### WHAT THIS TASK INVOLVES:
Every line from the one with "Foto: SC 167571" to the one with "TAWS 0.23 bei", including those two, is to be copied exactly; all other lines of the entries below are left out.

### DATA EXTRACT:
◆ ◆ ◆ ◆

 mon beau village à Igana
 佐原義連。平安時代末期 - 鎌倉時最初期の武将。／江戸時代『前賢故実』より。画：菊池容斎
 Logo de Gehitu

◆ ◆ ◆ ◆

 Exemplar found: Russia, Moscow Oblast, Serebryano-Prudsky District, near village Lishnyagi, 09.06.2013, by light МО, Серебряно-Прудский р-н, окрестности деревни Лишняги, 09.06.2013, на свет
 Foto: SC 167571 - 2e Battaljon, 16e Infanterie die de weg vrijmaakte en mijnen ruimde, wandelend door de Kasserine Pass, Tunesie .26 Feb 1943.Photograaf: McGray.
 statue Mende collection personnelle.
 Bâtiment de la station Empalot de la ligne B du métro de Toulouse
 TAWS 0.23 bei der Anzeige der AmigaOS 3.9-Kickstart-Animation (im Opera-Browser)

◆ ◆ ◆ ◆

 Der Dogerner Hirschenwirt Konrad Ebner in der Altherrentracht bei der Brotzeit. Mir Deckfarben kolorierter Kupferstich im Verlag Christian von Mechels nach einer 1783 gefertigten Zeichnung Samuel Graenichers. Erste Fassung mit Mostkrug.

◆ ◆ ◆ ◆

### OUTPUT OF THE TASK:
 Foto: SC 167571 - 2e Battaljon, 16e Infanterie die de weg vrijmaakte en mijnen ruimde, wandelend door de Kasserine Pass, Tunesie .26 Feb 1943.Photograaf: McGray.
 statue Mende collection personnelle.
 Bâtiment de la station Empalot de la ligne B du métro de Toulouse
 TAWS 0.23 bei der Anzeige der AmigaOS 3.9-Kickstart-Animation (im Opera-Browser)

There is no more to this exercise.